I would like to take all books in my XML file and transpose them into columns, one book per row. I have tried to get all node values of the books, however with some of the <author_birth> nodes missing, I am unable to use simple For loop, as there is different number of "price" nodes and different number of "<author_birth>".

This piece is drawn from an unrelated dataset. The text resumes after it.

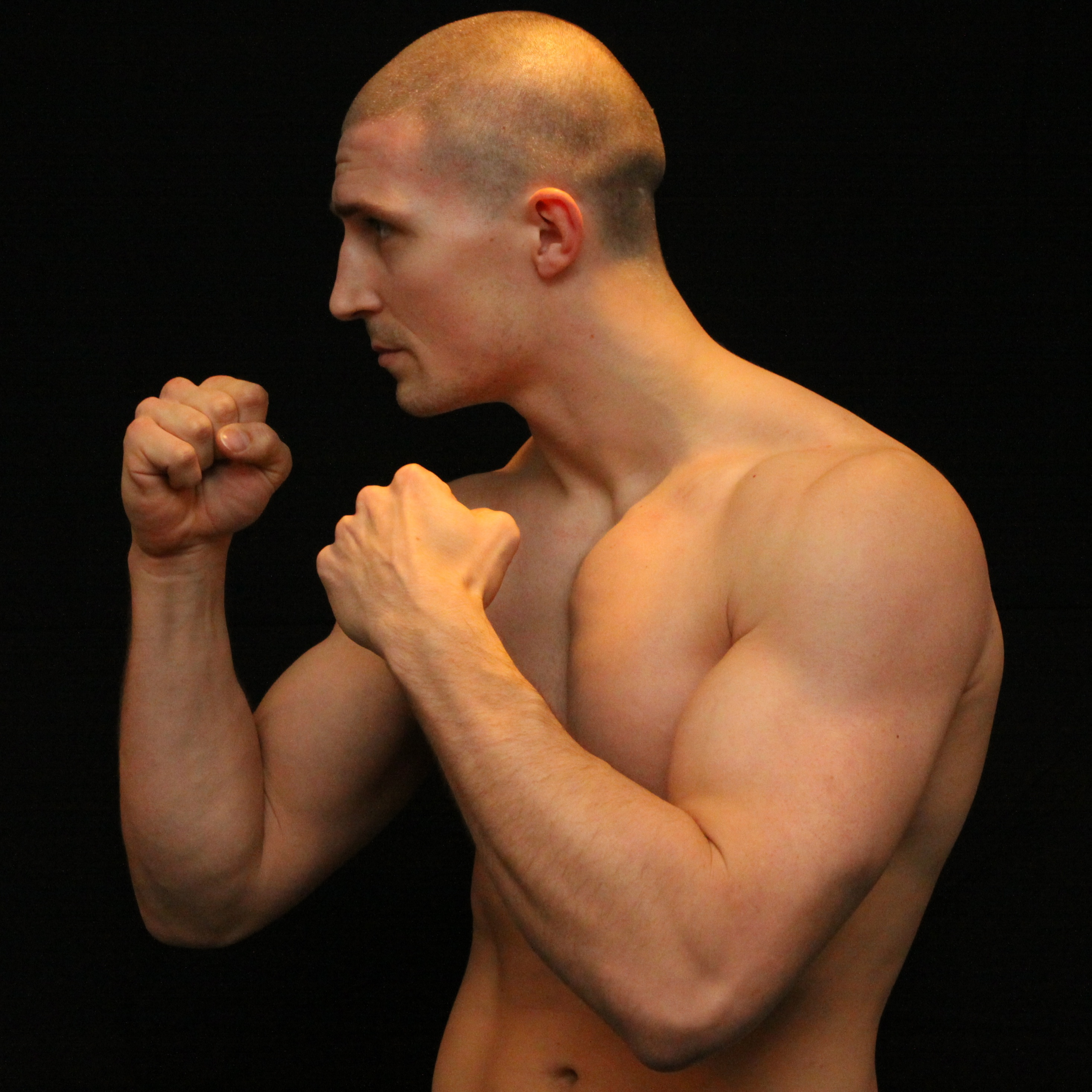 Michael Grandorf Bender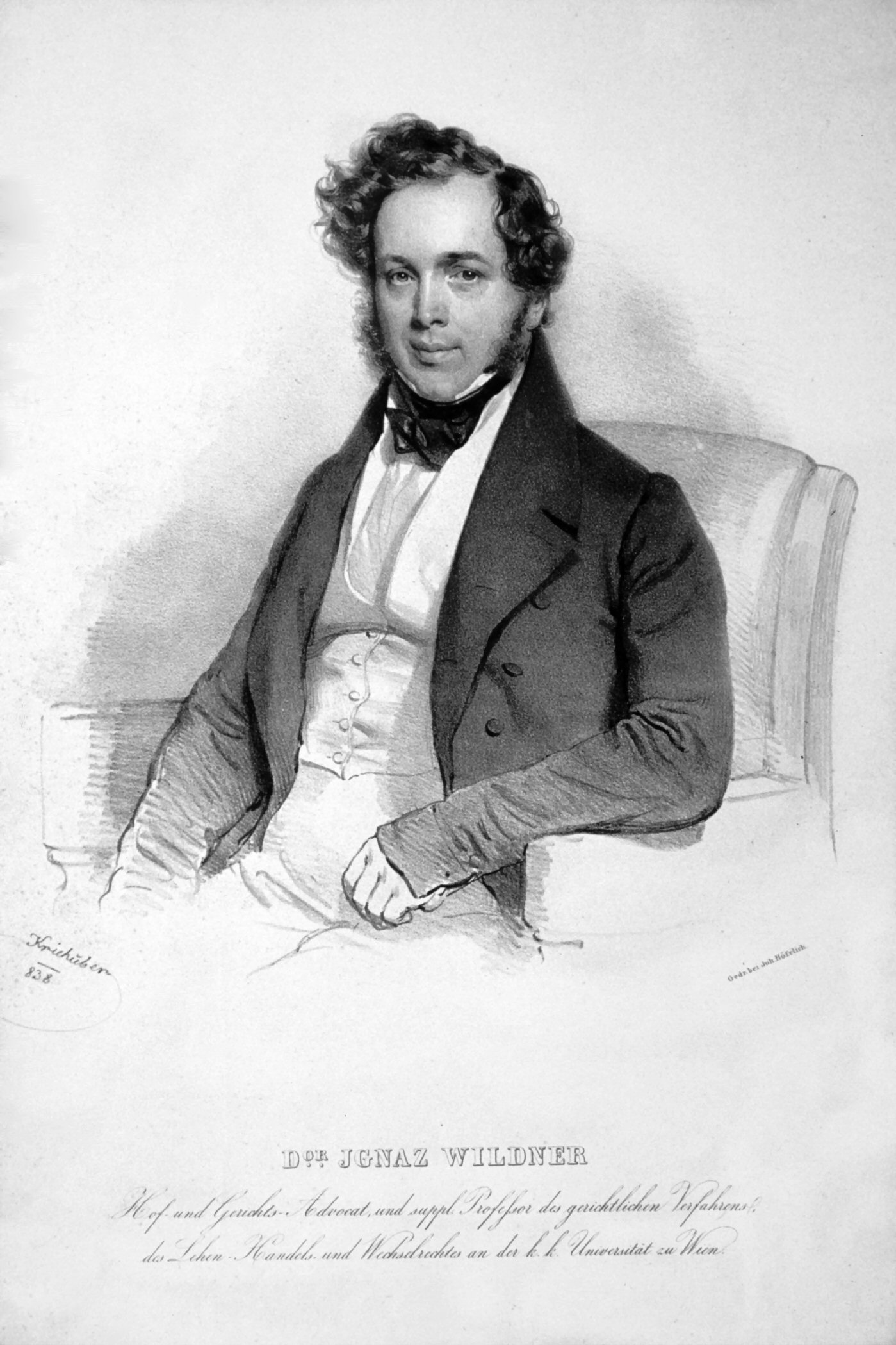 Ignaz Wildner, Edler von Maithstein (1802-1854), Jurist, Abgeordneter Lithographie von Josef Kriehuber, 1838

I'd say it would be best to take all the books and loop through them,then take the values of the respective nodes. However I do not know what the right function for this might be..

Thanks!

heikeke
  • 21
  • 1
  • 2
  • 2
    My suggestion is to loop through all the top level XML nodes (`book` nodes) first and create a dictionary of all possible child nodes - basically creating a super-set of nodes that will become the columns of your table. Then begin your second pass through the list and add the data for each of the book nodes to the applicable columns. You could do this in one pass by adding any newly encountered child nodes as new columns to the right of the existing data. – PeterT May 12 '16 at 21:35
  • Hi Peter, yes this is exactly, what I have in mind. The main problem is, that I do not know how to loop over book nodes, as I do not know the correct syntax of the propriate selectors, how to handle the XML objects using VBA etc.. And I failed to find such information online. – heikeke May 12 '16 at 21:46
  • Take a look at [this answer](http://stackoverflow.com/a/20022152/4717755). It does exactly what you want it to do. – PeterT May 12 '16 at 21:49
  • What MS Office application are you using? If Excel or Access, both have XML import modules. – Parfait May 14 '16 at 03:28
  • Thanks PeterT! Managed to get it working, still a bit confused with the whole XML DOM thing in VBA, but now it's doing what I need it to do! ad Parfait: I was using Excel – heikeke May 14 '16 at 18:25

1 Answers1

2

I selectively added publisher, preorder and cover properties to the typical XML code, so the code for test is as follows:

<catalog>
    <book id="bk101">
        <author>Gambardella, Matthew</author>
        <title>XML Developer's Guide</title>
        <genre>Computer</genre>
        <price>44.95</price>
        <publish_date>2000-10-01</publish_date>
        <description>An in-depth look at creating applications with XML.</description>
    </book>
    <book id="bk102">
        <author>Ralls, Kim</author>
        <title>Midnight Rain</title>
        <genre>Fantasy</genre>
        <price>5.95</price>
        <preorder>2.49</preorder>
        <publish_date>2000-12-16</publish_date>
        <description>A former architect battles corporate zombies, an evil sorceress, and her own childhood to become queen of the world.</description>
    </book>
    <book id="bk103">
        <author>Corets, Eva</author>
        <title>Maeve Ascendant</title>
        <genre>Fantasy</genre>
        <price>5.95</price>
        <preorder>1.99</preorder>
        <publish_date>2000-11-17</publish_date>
        <cover>case binding</cover>
        <description>After the collapse of a nanotechnology society in England, the young survivors lay the foundation for a new society.</description>
    </book>
    <book id="bk104">
        <publisher>Pearson</publisher>
        <author>Corets, Eva</author>
        <title>Oberon's Legacy</title>
        <genre>Fantasy</genre>
        <price>5.95</price>
        <publish_date>2001-03-10</publish_date>
        <description>In post-apocalypse England, the mysterious agent known only as Oberon helps to create a new life for the inhabitants of London. Sequel to Maeve Ascendant.</description>
    </book>
</catalog>

Here is an example showing one of the possible solutions that allows to process a table-like data stored as XML and retrieve a 2d array, that represents the table with header. It processes items according to provided XPath selector, considers item childnodes as properties, extracts property names and values, locates the properties at the right columns.

Option Explicit

Sub Test()

    Dim strBooksXML As String
    Dim arrBooks() As Variant

    ' get certain XML code
    strBooksXML = MyXMLData
    ' pass XML code and XPath selector to retrieve table-form array
    arrBooks = ConvertXMLToArray(strBooksXML, "//catalog/book")
    ' resulting array output
    Output Sheets(1), arrBooks

End Sub

Function ConvertXMLToArray(strXML As String, strItemSelector As String) As Variant()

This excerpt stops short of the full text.